In November 2007, Sampson—who works in the school’s janitorial department and is ten credits away from a degree in communications—was notified by Lillian Charleston of IUPUI’s Affirmative Action Office (AAO) that two co-workers had filed a racial harassment complaint against him. The AAO alleged that by reading a book on the KKK in the break room, Sampson had engaged in racial harassment. Sampson attempted to explain that the book, written by Todd Tucker, was a historical account of the events on two days in May 1924, when a group of Notre Dame students fought with members of the Ku Klux Klan. His explanation was dismissed, and he later received a letter from Charleston that determined he was guilty of racial harassment. Charleston wrote that his failures included “openly reading the book related to a historically and racially abhorrent subject.”

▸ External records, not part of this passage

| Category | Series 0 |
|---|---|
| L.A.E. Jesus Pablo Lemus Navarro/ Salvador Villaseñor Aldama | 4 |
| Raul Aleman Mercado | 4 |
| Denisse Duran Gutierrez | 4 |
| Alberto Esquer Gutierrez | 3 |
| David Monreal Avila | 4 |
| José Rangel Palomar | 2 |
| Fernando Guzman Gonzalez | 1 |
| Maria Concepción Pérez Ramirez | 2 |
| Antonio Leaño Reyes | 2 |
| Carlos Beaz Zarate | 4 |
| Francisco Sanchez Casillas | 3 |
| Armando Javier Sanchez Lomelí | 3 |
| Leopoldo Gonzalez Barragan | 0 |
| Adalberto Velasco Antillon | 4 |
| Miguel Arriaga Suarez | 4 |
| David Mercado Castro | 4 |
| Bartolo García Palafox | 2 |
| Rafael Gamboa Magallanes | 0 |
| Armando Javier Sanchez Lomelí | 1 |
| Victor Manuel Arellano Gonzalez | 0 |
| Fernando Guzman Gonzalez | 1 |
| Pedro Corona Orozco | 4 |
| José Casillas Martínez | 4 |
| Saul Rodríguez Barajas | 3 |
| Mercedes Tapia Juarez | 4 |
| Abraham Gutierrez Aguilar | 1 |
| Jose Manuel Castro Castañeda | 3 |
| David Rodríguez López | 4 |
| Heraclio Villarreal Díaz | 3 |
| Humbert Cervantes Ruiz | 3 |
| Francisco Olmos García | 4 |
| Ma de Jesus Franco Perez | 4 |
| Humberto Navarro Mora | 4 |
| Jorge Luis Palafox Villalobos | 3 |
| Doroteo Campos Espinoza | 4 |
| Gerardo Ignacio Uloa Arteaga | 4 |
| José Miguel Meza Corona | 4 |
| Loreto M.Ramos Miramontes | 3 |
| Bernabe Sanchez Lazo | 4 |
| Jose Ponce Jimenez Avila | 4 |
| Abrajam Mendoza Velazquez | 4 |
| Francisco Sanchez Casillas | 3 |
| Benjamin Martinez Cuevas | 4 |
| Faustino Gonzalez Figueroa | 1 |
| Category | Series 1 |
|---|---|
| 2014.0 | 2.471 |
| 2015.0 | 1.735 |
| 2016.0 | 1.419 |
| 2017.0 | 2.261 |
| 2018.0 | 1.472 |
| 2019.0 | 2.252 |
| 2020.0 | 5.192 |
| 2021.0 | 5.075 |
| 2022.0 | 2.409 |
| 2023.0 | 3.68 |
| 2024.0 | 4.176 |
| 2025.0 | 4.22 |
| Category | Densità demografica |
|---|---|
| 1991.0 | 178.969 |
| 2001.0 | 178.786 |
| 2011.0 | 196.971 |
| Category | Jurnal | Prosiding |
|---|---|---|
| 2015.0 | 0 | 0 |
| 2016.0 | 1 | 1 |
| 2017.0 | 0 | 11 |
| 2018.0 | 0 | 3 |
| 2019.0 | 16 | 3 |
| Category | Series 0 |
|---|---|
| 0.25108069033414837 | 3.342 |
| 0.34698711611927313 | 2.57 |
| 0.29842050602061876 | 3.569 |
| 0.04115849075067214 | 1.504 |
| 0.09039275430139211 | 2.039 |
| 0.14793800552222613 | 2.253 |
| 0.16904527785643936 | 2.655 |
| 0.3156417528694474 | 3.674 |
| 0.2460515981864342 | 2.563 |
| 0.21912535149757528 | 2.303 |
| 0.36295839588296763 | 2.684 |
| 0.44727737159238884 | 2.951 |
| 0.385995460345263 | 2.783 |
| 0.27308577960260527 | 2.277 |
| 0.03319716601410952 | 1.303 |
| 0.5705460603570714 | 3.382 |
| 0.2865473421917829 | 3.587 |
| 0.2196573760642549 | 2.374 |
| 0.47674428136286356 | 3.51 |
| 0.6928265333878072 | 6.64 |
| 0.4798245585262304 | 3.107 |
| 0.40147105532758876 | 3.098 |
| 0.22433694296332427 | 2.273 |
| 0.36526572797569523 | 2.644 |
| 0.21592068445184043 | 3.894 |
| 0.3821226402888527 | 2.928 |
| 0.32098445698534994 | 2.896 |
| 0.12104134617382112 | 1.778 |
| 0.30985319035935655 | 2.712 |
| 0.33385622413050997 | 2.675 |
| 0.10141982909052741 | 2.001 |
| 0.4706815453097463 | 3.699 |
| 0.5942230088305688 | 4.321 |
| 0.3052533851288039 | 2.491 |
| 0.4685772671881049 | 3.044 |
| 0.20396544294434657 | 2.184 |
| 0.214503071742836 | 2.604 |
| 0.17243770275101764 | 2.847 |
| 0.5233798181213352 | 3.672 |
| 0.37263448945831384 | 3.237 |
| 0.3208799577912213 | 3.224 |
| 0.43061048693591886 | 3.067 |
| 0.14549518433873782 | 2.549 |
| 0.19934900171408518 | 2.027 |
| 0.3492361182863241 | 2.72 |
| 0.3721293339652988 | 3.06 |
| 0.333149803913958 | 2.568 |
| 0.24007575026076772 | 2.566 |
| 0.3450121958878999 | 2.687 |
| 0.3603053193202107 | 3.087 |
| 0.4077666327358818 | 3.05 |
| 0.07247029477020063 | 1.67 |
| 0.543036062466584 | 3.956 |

For those who think the content of the book matters, here’s a snippet from Amazon . . .
Book Description
The riveting tale of the clash of two powerful institutions Notre Dame and the Ku Klux Klan that changed both institutions and America forever.

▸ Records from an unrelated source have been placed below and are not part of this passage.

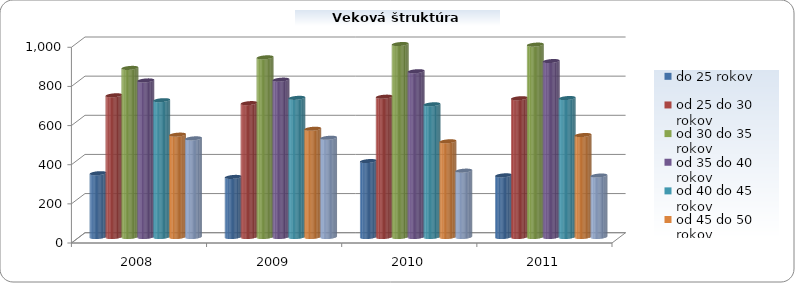
| Category | do 25 rokov | od 25 do 30 rokov | od 30 do 35 rokov | od 35 do 40 rokov | od 40 do 45 rokov | od 45 do 50 rokov | nad 50 rokov |
|---|---|---|---|---|---|---|---|
| 2008.0 | 326 | 724 | 864 | 800 | 699 | 523 | 504 |
| 2009.0 | 307 | 684 | 918 | 804 | 711 | 553 | 507 |
| 2010.0 | 388 | 717 | 986 | 847 | 678 | 489 | 339 |
| 2011.0 | 315 | 709 | 983 | 899 | 710 | 521 | 314 |
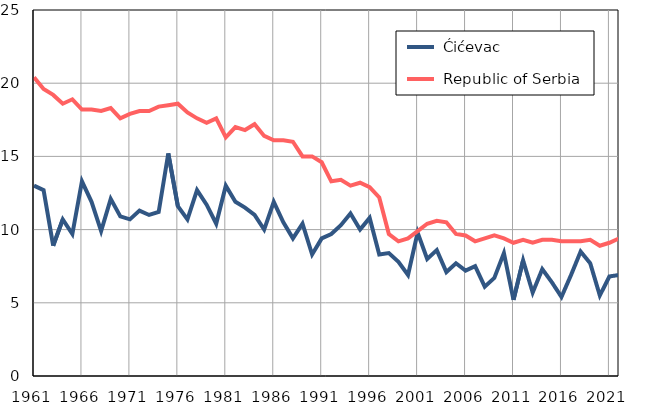
| Category |  Ćićevac |  Republic of Serbia |
|---|---|---|
| 1961.0 | 13 | 20.4 |
| 1962.0 | 12.7 | 19.6 |
| 1963.0 | 8.9 | 19.2 |
| 1964.0 | 10.7 | 18.6 |
| 1965.0 | 9.7 | 18.9 |
| 1966.0 | 13.3 | 18.2 |
| 1967.0 | 11.9 | 18.2 |
| 1968.0 | 9.9 | 18.1 |
| 1969.0 | 12.1 | 18.3 |
| 1970.0 | 10.9 | 17.6 |
| 1971.0 | 10.7 | 17.9 |
| 1972.0 | 11.3 | 18.1 |
| 1973.0 | 11 | 18.1 |
| 1974.0 | 11.2 | 18.4 |
| 1975.0 | 15.2 | 18.5 |
| 1976.0 | 11.6 | 18.6 |
| 1977.0 | 10.7 | 18 |
| 1978.0 | 12.7 | 17.6 |
| 1979.0 | 11.7 | 17.3 |
| 1980.0 | 10.4 | 17.6 |
| 1981.0 | 13 | 16.3 |
| 1982.0 | 11.9 | 17 |
| 1983.0 | 11.5 | 16.8 |
| 1984.0 | 11 | 17.2 |
| 1985.0 | 10 | 16.4 |
| 1986.0 | 11.9 | 16.1 |
| 1987.0 | 10.5 | 16.1 |
| 1988.0 | 9.4 | 16 |
| 1989.0 | 10.4 | 15 |
| 1990.0 | 8.3 | 15 |
| 1991.0 | 9.4 | 14.6 |
| 1992.0 | 9.7 | 13.3 |
| 1993.0 | 10.3 | 13.4 |
| 1994.0 | 11.1 | 13 |
| 1995.0 | 10 | 13.2 |
| 1996.0 | 10.8 | 12.9 |
| 1997.0 | 8.3 | 12.2 |
| 1998.0 | 8.4 | 9.7 |
| 1999.0 | 7.8 | 9.2 |
| 2000.0 | 6.9 | 9.4 |
| 2001.0 | 9.8 | 9.9 |
| 2002.0 | 8 | 10.4 |
| 2003.0 | 8.6 | 10.6 |
| 2004.0 | 7.1 | 10.5 |
| 2005.0 | 7.7 | 9.7 |
| 2006.0 | 7.2 | 9.6 |
| 2007.0 | 7.5 | 9.2 |
| 2008.0 | 6.1 | 9.4 |
| 2009.0 | 6.7 | 9.6 |
| 2010.0 | 8.4 | 9.4 |
| 2011.0 | 5.2 | 9.1 |
| 2012.0 | 7.9 | 9.3 |
| 2013.0 | 5.7 | 9.1 |
| 2014.0 | 7.3 | 9.3 |
| 2015.0 | 6.4 | 9.3 |
| 2016.0 | 5.4 | 9.2 |
| 2017.0 | 6.9 | 9.2 |
| 2018.0 | 8.5 | 9.2 |
| 2019.0 | 7.7 | 9.3 |
| 2020.0 | 5.5 | 8.9 |
| 2021.0 | 6.8 | 9.1 |
| 2022.0 | 6.9 | 9.4 |
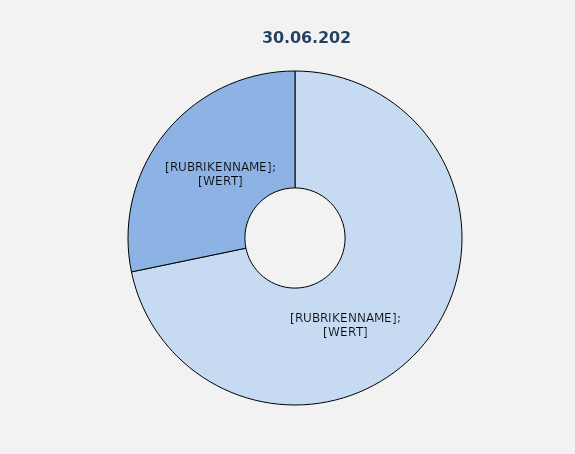
| Category | Series 1 |
|---|---|
| Vollzeitbeschäftigte | 71.748 |
| Teilzeitbeschäftigte | 28.252 |
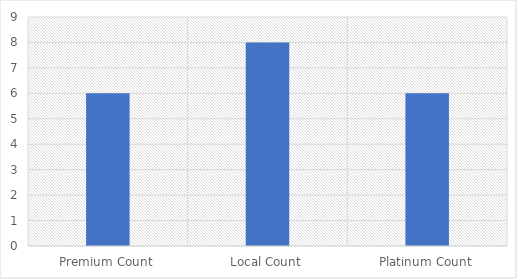
| Category | Series 0 |
|---|---|
| Premium Count | 6 |
| Local Count | 8 |
| Platinum Count | 6 |

In 1924, students of the University of Notre Dame and members of the Ku Klux Klan faced off in a violent confrontation in South Bend, Indiana. This shocking and true hidden chapter in Catholic and American history is recounted in Notre Dame vs. The Klan, the story of two uniquely American institutions that rose to power amidst rampant anti-Catholicism and collided during a riotous weekend.
About the Author
Todd Tucker received a bachelor’s degree in history from the University of Notre Dame and served as an officer in the U.S. Navy’s nuclear submarine force. He lives in Valparaiso, Indiana with his family.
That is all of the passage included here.